À Nantes, le retour de la petite dame de l’EHPAD

Par Edwige

Ce matin juste en sortant de la maison, qui vois-je ? La petite dame de l’EHPAD ! Je l’avais déjà aperçue il y a quelques jours, mais j’étais en voiture et n’avais pas pu l’aborder.

Il pleuvait, elle marchait vite. Arrivée à ma hauteur, je l’ai saluée et elle me dit : « Oh ! Vous avez de la chance, vous avez un parapluie, moi, je n’en ai pas… » Je l’abrite sous le mien, et on entame la conversation. Elle me dit qu’elle est contrariée, parce que comme elle avait perdu son parapluie, sa fille lui en a apporté un autre, mais ce matin, impossible de mettre la main dessus. Je lui dis : « Prenez le mien, j’ai un autre à la maison, prenez-le ! » Elle proteste et puis finit par le prendre, toute contente d’être abritée. Elle dit : « Il faut que je regarde bien où vous habitez, car je viendrai vous le rendre ». Je refuse, je lui dis de le garder, d’ailleurs, c’est un parapluie sans aucune valeur. Et puis je ne tiens pas à ce qu’elle descende les marches pour venir chez moi, elle n’est quand même pas très solide, elle pourrait tomber, je le lui dis. « Vous avez peut-être raison », dit-elle en regardant l’escalier. Elle me raconte une chute qu’elle a faite il y a je ne sais combien de temps, et qui lui a laissée des séquelles, elle boîte un peu maintenant.

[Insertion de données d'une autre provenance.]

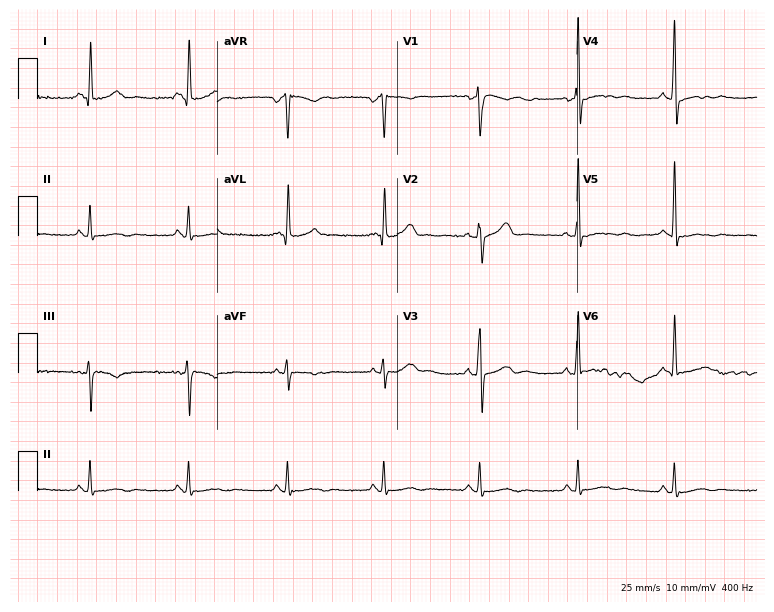
12-lead ECG (7.3-second recording at 400 Hz) from a 55-year-old male patient. Screened for six findings — first-degree AV block, right bundle branch block, left bundle branch block, sinus bradycardia, atrial fibrillation, sinus tachycardia — none is recorded. Other findings, if any, are not listed.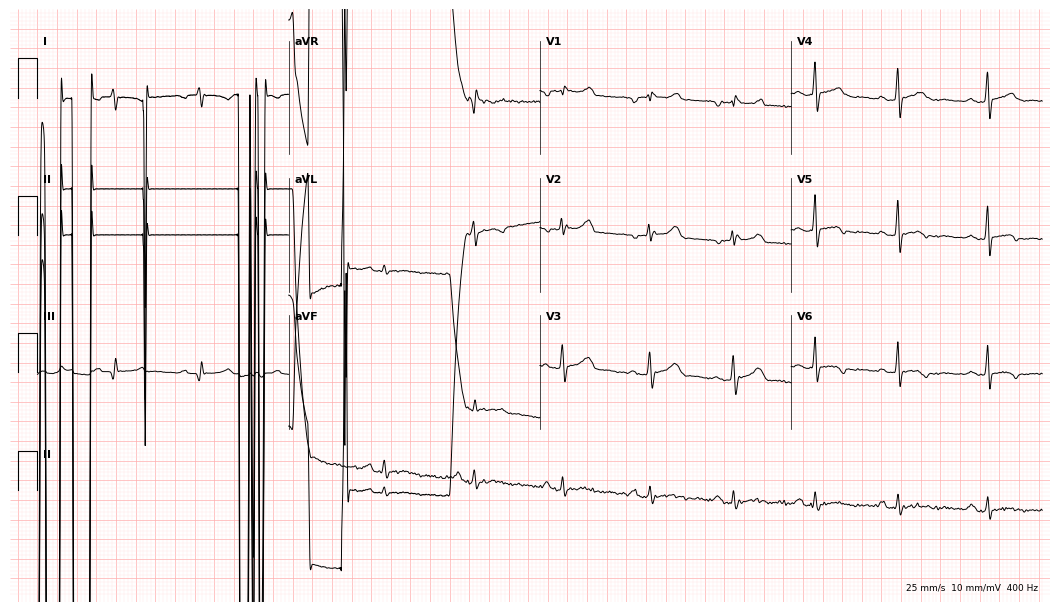
12-lead ECG from a 35-year-old man. No first-degree AV block, right bundle branch block, left bundle branch block, sinus bradycardia, atrial fibrillation or sinus tachycardia recorded for this tracing. Only these six findings were labelled.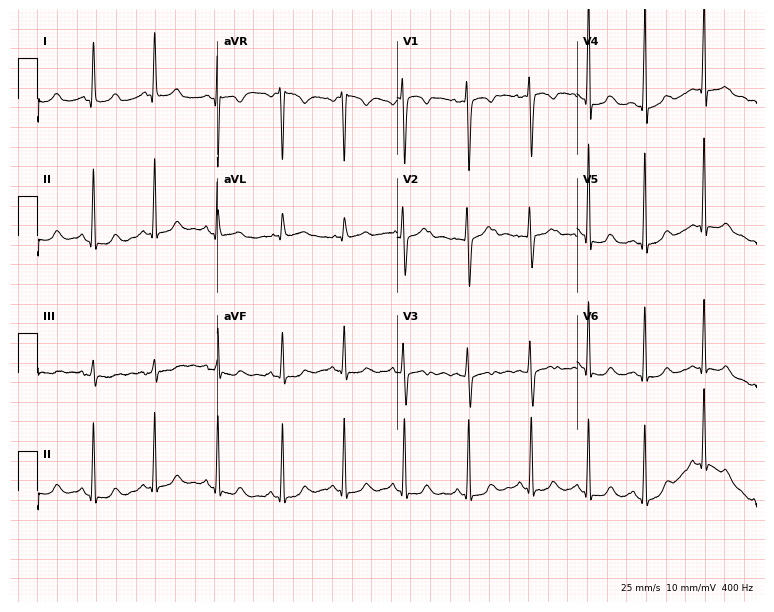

Elle me remercie beaucoup pour le parapluie. « Oh! Mais qu’est-ce que vous êtes gentille !

Je lui demande si elle a bien supporté le confinement, elle dit qu’à la fin elle en avait « ras le bol ». Elle dit qu’elle n’est plus comme avant, elle se demande si elle ne ferait pas mieux de se « faire disparaître ». Je lui dis qu’il y a beaucoup de gens qui ont du mal, même moi, je le ressens aussi, le confinement nous a usé et démoralisé, mais on va se remettre, qu’elle ne s’inquiète pas. « Vous croyez ? » répond-elle les yeux brillants, et on voit qu’elle ne demande qu’à y croire.

Elle dit qu’elle a son piano avec elle à l’EHPAD, alors elle joue de temps en temps pour elle et pour les autres, plutôt des vieilles chansons et des airs qu’elles connaissent, les autres dames, et ça leur plaît. Mais quand elle était prof de piano, elle enseignait le classique. Quand elle s’ennuie, elle relit des vieilles lettres de ses élèves, beaucoup lui ont écrit, elle dit qu’elle aimerait mieux que tout soit encore comme avant. De temps en temps elle parle à nouveau du parapluie et me remercie encore chaleureusement.

Et puis, voyant l’heure, elle me dit qu’elle doit aller déjeuner, c’est à midi, et elle a juste le temps d’aller se donner un coup de peigne. « Vous savez, le vent et la pluie, ce n’est bon pour les cheveux », me dit-elle, car elle est toujours aussi élégante…

(La première partie de ce récit est parue le 26 mars sous le titre « Une histoire nantaise par temps d’épidémie : la petite dame de l’EHPAD « . Elle avait suscité une proposition de Pierre Blaize, reproduite ci-dessous, avec une réponse de Pascal Puisay. J’ai pour ma part aussi écrit à la nouvelle directrice de l’ehpad pour lui proposer de prendre contact avec des résidents intéressés par l’écriture et de les publier. Je la relancerai.)

Pierre Blaize says:

Un écrit très sensible qui humanise les statistiques et malheureusement nous fait toucher du doigt notre impuissance.
Je ne suis pas compétent en la matière mais ne pourrait-on pas envisager de mettre sur le site de la mairie de courtes vidéos de témoignages des pensionnaires de l’EHPAD qui le souhaiteraient. En retour les pénestinois pourraient leur adresser quelques mots d’affection.
Mais je crains que le personnel est tant à faire que ce ne soit pas possible.Répondre

  1. Pascal Puisay says:
    Bonjour
    Effectivement, le personnel a vu son travail démultiplié par le confinement et il sera difficile je pense en ces temps de restriction de visites de voir aboutir ce projet. Par contre mon sentiment est que rien ne devra plus être identique en sortie de crise et toutes les actions en faveur de la participation des résidents à une vie extra mûros sera la bienvenue. À l’EHPAD de Pénestin il y a plusieurs solutions pour envisager la mise en œuvre de ce projet : joindre la direction qui dispose de plusieurs réseaux via l’animatrice ou le groupe de bénévoles déjà très investi.